What is a Firewall?
A firewall is a network security system that monitors incoming and outgoing traffic based on pre-established rules. It blocks unsolicited incoming network connections, checks for malware and viruses, and filters outgoing network data packets to prevent unwanted information leaks. Without a firewall, your computers, devices and personal data are vulnerable to attack from cybercriminals.
Originally, firewalls were hardware appliances, but today most are software-based (also called FWaaS) or cloud-hosted. Many operating systems come with a built-in firewall feature, and you can buy firewall software from your local computer store or from an online vendor.
Firewalls are categorized by how they filter network traffic, based on the OSI model of communications. The first generation of firewalls operated at the network layer (layer 3), allowing or blocking individual data packets based on their source IP address, destination IP address and port, and protocol. They also checked the contents of a data packet and whether the packet was part of an existing connection. This prevented illegitimate traffic from entering the network and stopped many types of malware attacks.
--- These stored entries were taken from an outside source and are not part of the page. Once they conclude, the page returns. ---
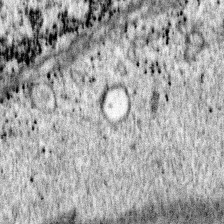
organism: Human
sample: HeLa cells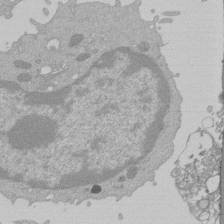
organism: Mouse
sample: Activated Pmel transgenic CD8+ T Cells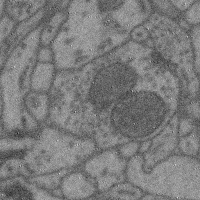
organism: Mouse
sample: Cerebral cortex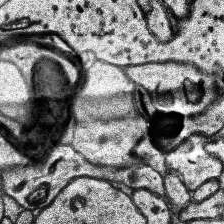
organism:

A more sophisticated approach to filtering is used by stateful inspection firewalls, which operate at the transport layer (layer 4). These firewalls keep a list of open connections and evaluate new data packets based on how well they match the established connection records. This is designed to minimize the number of established connections and reduce performance overhead, but it leaves the door open for denial-of-service (DoS) attacks that exploit ongoing, unmonitored connections.